Rado watches - what's the opinion?

There are loads of posts about Seikos, Rolex, Bulova, Omega watches but I can't recall having seen much about Rado watches so I was just wondering what the general opinion is about them. They look OK to me but I was interested in what others who are a bit more in the know think.


----------



## Daveyboyz (Mar 9, 2016)

They used to be held in such high regards with the Indian community that we often referred to them as Indian Rolex's.

My opinion is that they are decent quality watches which devalue heavily. If you buy I would recommend second hand because you would make a big saving.

The ceramic watches look pretty smooth (a bit like the Movado's) but can be a bit fiddly to change the batteries... some of them the movement comes out behind the glass, there are screws to lose and contacts that like to ping into the air when you unscrew them ^^ The gold plated Diastar I personally think is a hideous looking watch but they used to be a popular ladies watch in certain circles. I think the "diastar" simply means diamond dot dial because the name is applied to both the goldplated chunky watches and the sleeker black ceramic watches.

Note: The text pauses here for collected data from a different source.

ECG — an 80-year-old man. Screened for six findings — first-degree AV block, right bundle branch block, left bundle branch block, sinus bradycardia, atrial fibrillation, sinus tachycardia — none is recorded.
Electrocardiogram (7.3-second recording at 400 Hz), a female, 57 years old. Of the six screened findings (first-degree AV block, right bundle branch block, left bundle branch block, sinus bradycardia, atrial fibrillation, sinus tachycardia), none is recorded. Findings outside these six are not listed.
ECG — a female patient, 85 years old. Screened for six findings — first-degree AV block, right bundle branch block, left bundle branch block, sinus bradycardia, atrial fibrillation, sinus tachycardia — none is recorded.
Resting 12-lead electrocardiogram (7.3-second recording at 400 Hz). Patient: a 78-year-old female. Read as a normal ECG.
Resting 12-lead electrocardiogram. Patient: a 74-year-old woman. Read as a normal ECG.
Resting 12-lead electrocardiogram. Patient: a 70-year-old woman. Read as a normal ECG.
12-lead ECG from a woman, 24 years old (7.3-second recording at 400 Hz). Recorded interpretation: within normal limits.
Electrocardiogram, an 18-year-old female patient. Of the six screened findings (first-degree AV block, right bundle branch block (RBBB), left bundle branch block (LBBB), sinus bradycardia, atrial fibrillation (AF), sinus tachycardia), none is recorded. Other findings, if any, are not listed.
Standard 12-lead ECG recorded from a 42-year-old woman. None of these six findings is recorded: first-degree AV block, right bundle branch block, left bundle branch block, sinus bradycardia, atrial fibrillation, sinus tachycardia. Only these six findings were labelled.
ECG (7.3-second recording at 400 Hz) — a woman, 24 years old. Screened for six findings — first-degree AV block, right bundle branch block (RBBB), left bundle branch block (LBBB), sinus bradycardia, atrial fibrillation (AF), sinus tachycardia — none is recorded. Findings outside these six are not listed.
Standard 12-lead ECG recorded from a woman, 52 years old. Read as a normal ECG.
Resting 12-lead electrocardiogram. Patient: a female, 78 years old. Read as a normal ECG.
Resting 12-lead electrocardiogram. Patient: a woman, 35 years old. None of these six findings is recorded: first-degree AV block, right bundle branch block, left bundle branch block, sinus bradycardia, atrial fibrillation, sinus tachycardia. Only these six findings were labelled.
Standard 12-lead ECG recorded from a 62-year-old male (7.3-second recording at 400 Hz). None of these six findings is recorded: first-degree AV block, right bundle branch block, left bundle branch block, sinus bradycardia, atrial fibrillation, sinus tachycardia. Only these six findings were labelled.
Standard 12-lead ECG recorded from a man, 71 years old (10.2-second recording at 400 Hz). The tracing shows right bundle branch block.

Not a bad watch but I wouldn't recommend buying one new simply on the depreciation...


----------



## Mart (Sep 2, 2010)




----------



## RTM Boy (Jun 1, 2011)

Mid-range Swatch-owned brand established in 1917 - good quality watches - something of a pioneer of ceramics, tungsten carbide, hardened titanium and other particular hard-wearing materials in watches with a reputation for being 'scratch-proof' (ie more resistent to scratching). Some interesting designs. Does try to be a bit different.

As Davey says; particularly popular with the Asian community in the UK, but seeming depreciates rather more rapidly than some other brands (although almost all watches depreciate quite a bit from new). I'm not entirely sure why Rados have this reputation. They tend to be more dressy, or fashion-style watches. Perhaps more of a female brand with a broad mix of quartz and autos.

I would say that Rado is not a watch collector brand, which is why you don't see posts about it here. In terms of quality Swatch categorises Rado as 'high range' alongside Longines and Union Glashutte. Rado is probably more positively viewed on the continent.


----------



## Mart (Sep 2, 2010)

Ive got an 80s Purple Horse, you can get the Horse series at quite reasonable prices. Its well built and I like it.


----------



## martinzx (Aug 29, 2010)

I like the vintage models, have been chasing a 'Manhattan' for quite some time, all the ones I seem to find have damaged dials... I do have a Vintage Voyager MK1, that has a customized ETA, I love the rotating Anchor logo on Rado watches.

http://martinzx.com/rado-voyager-mk1/










Cheers Martin


----------



## relaxer7 (Feb 18, 2016)

I've been looking at the vintage rados on ebay for a while now - seem to be good value at less than £100 too.

The earlier post may explain why many of the ebay vintage watched are from India... I did wonder if they were faked but thought why fake a cheap 70's watch?!


----------



## Muddy D (Nov 16, 2013)

Thanks for the replies. I always wondered whether it was worth buying one, may have a look at them - I'd also seen cheap ones from India so it's good to know why


----------